THE PROBLEM
Your answer should hold exactly the lines beginning with the one that contains "Les élections de" and ending with the last line of the material, both included. Leave every picture out.

DATA EXTRACT

▼

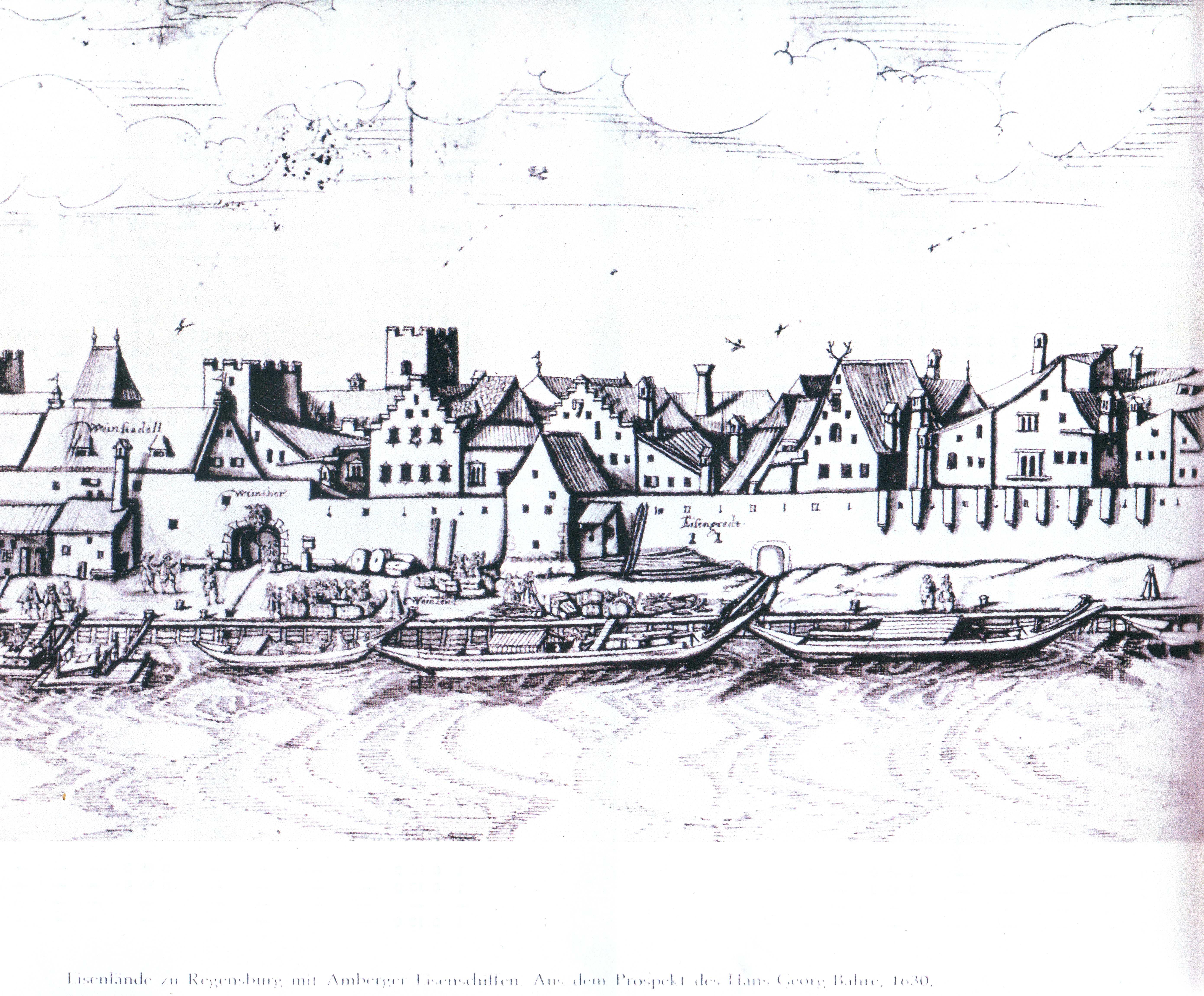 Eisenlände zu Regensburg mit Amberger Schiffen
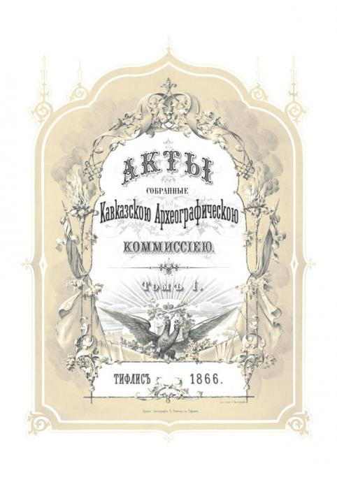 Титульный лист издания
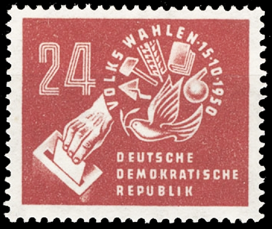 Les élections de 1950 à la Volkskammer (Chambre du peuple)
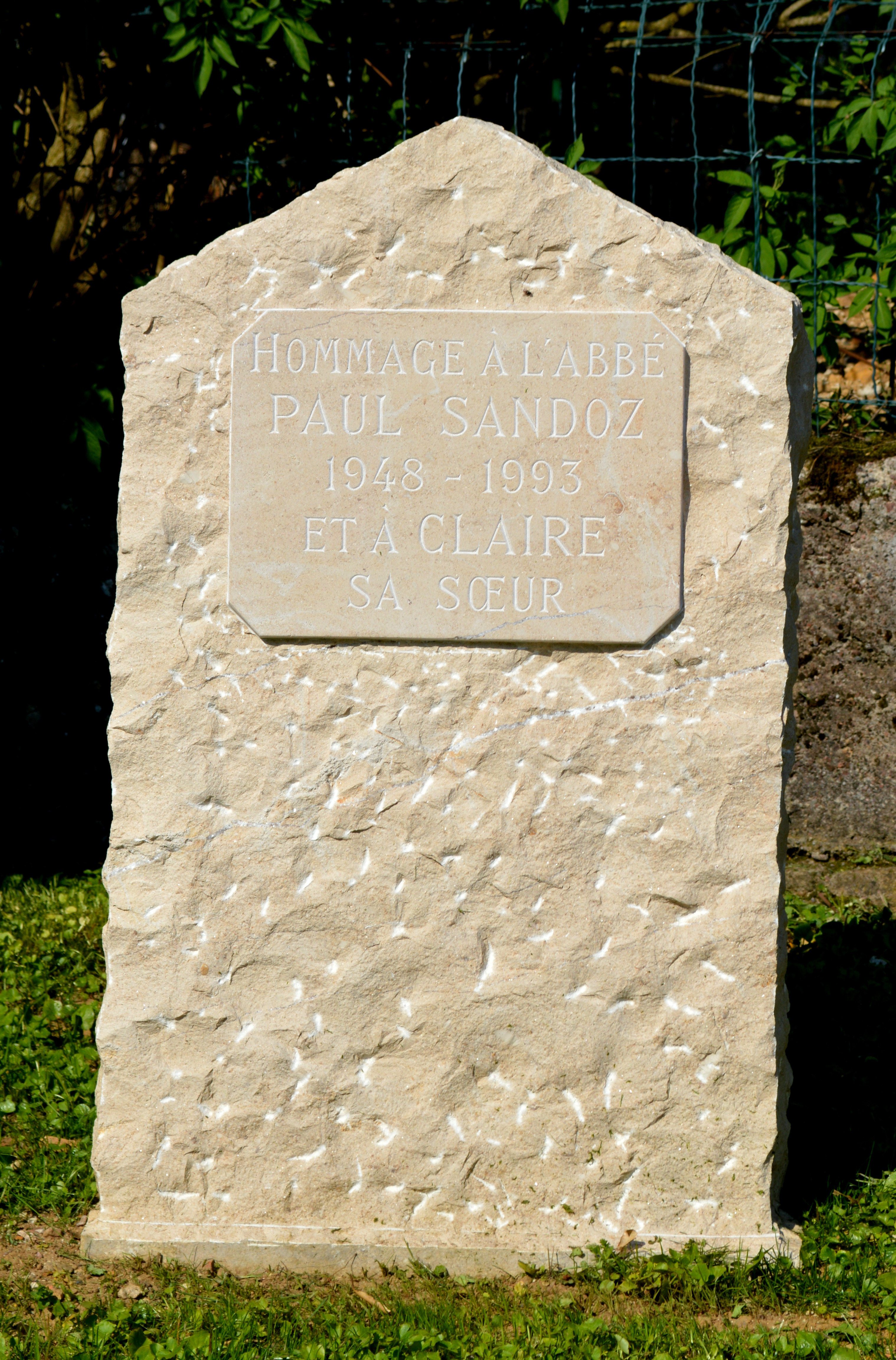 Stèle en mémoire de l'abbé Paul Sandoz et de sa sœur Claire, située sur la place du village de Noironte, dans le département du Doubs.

▲

ANSWER
 Les élections de 1950 à la Volkskammer (Chambre du peuple)
 Stèle en mémoire de l'abbé Paul Sandoz et de sa sœur Claire, située sur la place du village de Noironte, dans le département du Doubs.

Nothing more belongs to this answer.